/uncertainty_qe

Experiments to address uncertainty in Quality Estimation

Primary LanguagePython

uncertainty_qe

Experiments to address uncertainty in Quality Estimation

Requirements

  • Python 2.7
  • Numpy
  • Matplotlib
  • scikit-learn (for SVMs)
  • GPy (warped_gp_fixes branch in beckdaniel's fork)

Data

3 datasets:

  • WMT14 English-Spanish
  • EAMT11 English-Spanish
  • EAMT11 French-English

Features are the 17 baseline Quest features. Response variables are post-editing time per word (check Graham(2015), ACL).

Experiments sketch

For each dataset, we perform experiments using the following ML models:

  • SVM + Bagging
  • GP RBF Kernel Isotropic
  • GP RBF Kernel ARD
  • GP Matern32 Kernel ARD
  • Warped GP Matern32 Kernel ARD

Intrinsic evaluation is made using the following metrics:

  • NLPD (only available for GPs)
  • MAE
  • MSE
  • Pearson's correlation measure (check Graham(2015), ACL)

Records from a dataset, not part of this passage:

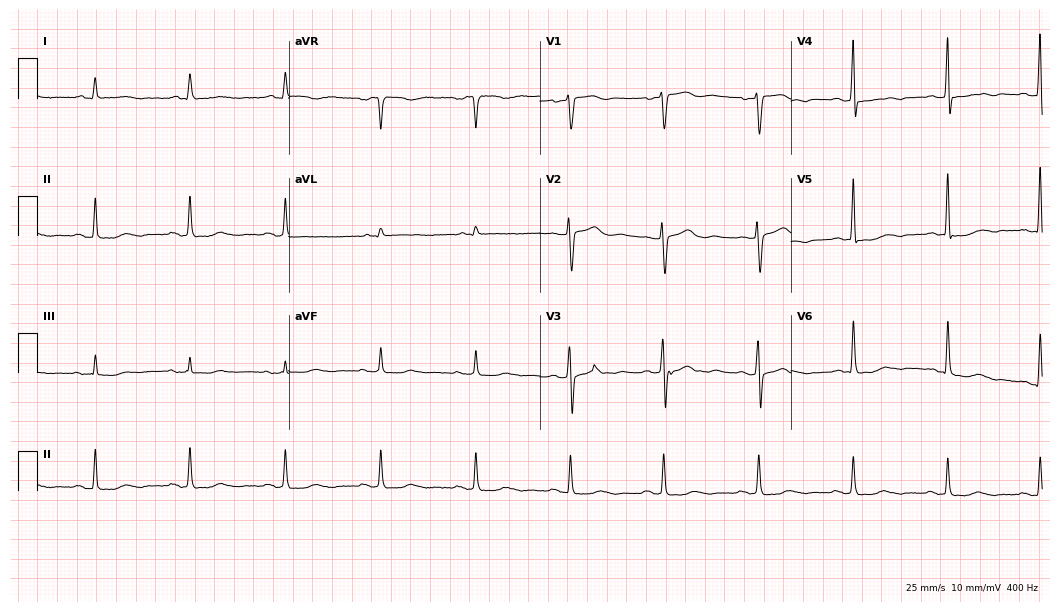
Resting 12-lead electrocardiogram. Patient: a 50-year-old female. Read as a normal ECG.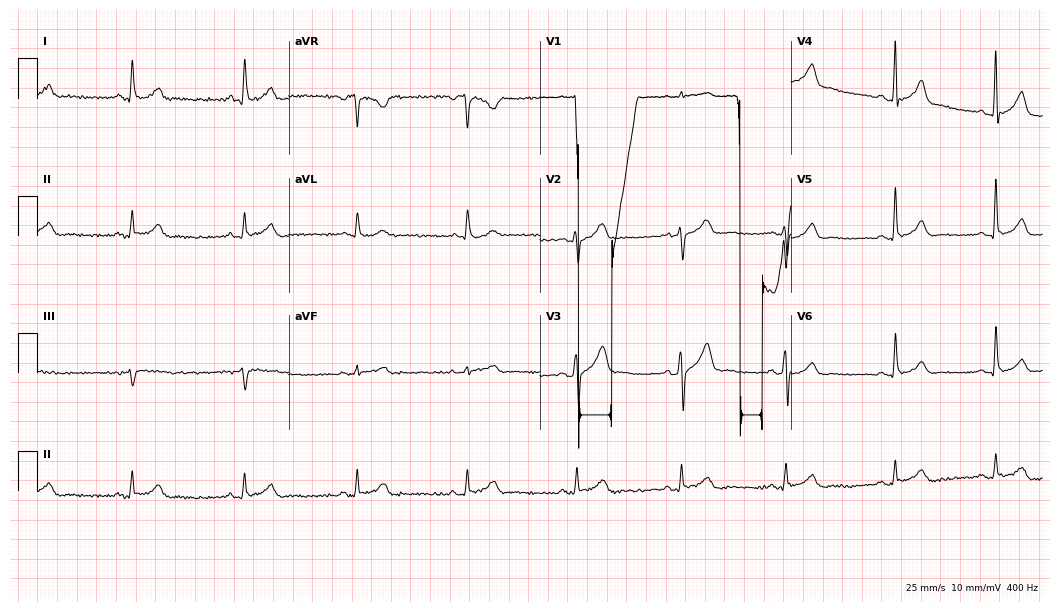
12-lead ECG from a male, 33 years old. No first-degree AV block, right bundle branch block (RBBB), left bundle branch block (LBBB), sinus bradycardia, atrial fibrillation (AF) or sinus tachycardia recorded for this tracing.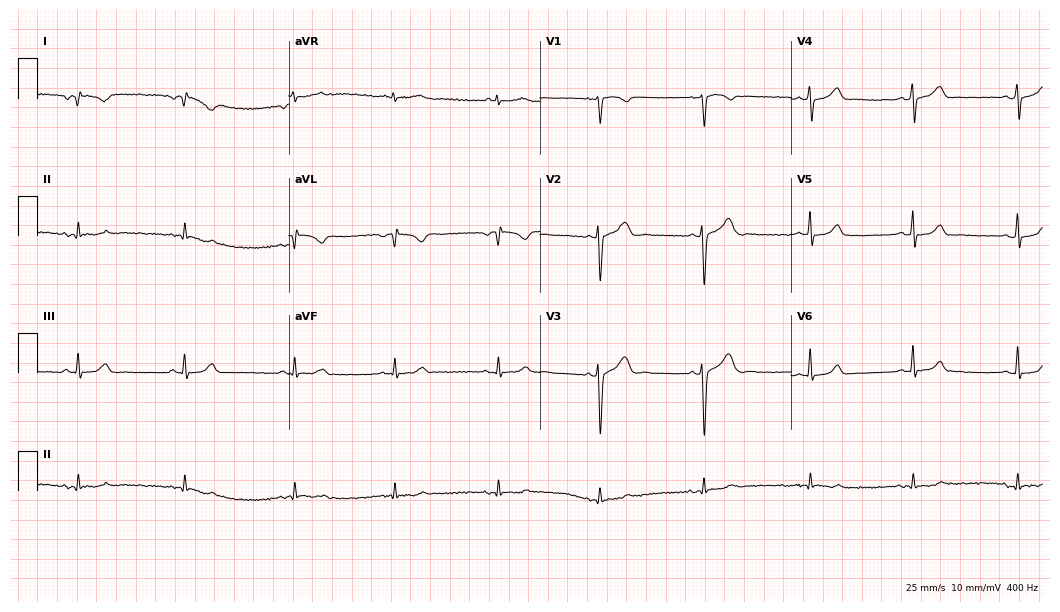
Electrocardiogram, a male patient, 53 years old. Of the six screened findings (first-degree AV block, right bundle branch block (RBBB), left bundle branch block (LBBB), sinus bradycardia, atrial fibrillation (AF), sinus tachycardia), none is recorded. Other findings, if any, are not listed.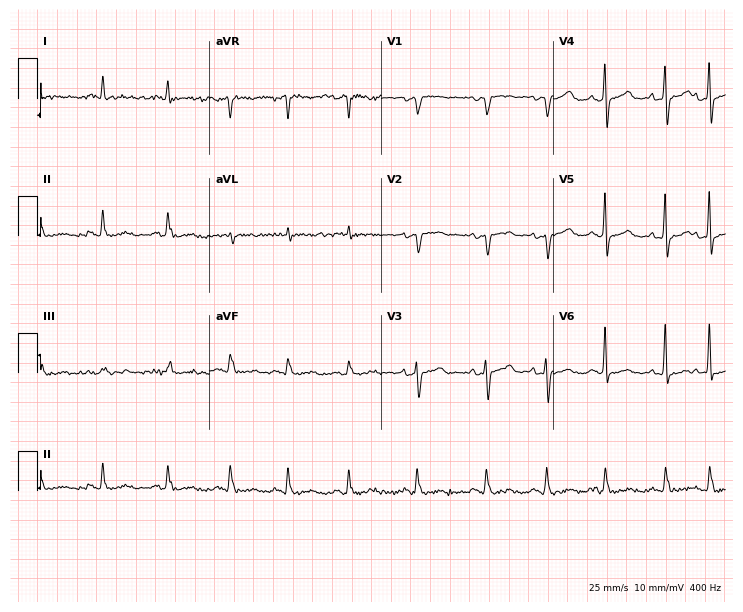
Resting 12-lead electrocardiogram. Patient: a 69-year-old female. None of these six findings is recorded: first-degree AV block, right bundle branch block, left bundle branch block, sinus bradycardia, atrial fibrillation, sinus tachycardia. Findings outside these six are not listed.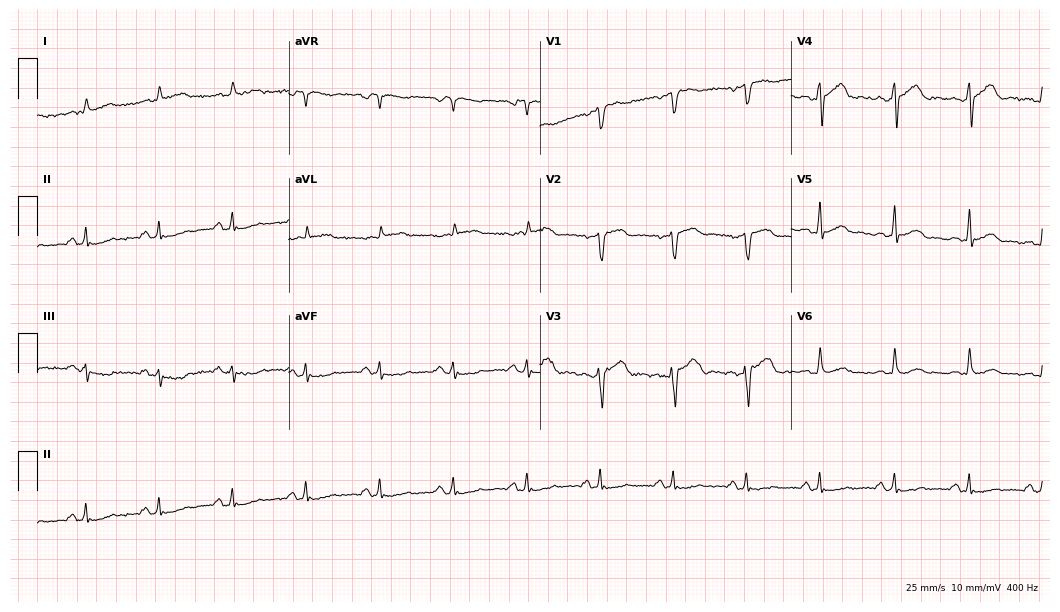
Standard 12-lead ECG recorded from a 58-year-old male patient (10.2-second recording at 400 Hz). None of these six findings is recorded: first-degree AV block, right bundle branch block, left bundle branch block, sinus bradycardia, atrial fibrillation, sinus tachycardia.

Extrinsic evaluation is made using the following tasks:

  • Reject option setting
  • Active learning setting
  • ?

Everything is done via cross-validation (5 folds as default but this can be changed).

Reject options

Main idea: ignore predicitons with high uncertainty (variance). We plot curves measuring intrinsic metrics (Pearson's?) according to the top N% most confident predictions. Ideal curves should be monotonic.

Active learning

The setting is similar to Beck et al. (2013, ACL). Start with a small (default: 50) set, measure error (Pearson's?) on test set and use active learning to incrementally increase the size of the training set. Error should eventually reach a plateau with very few sentences. An oracle setting is also available.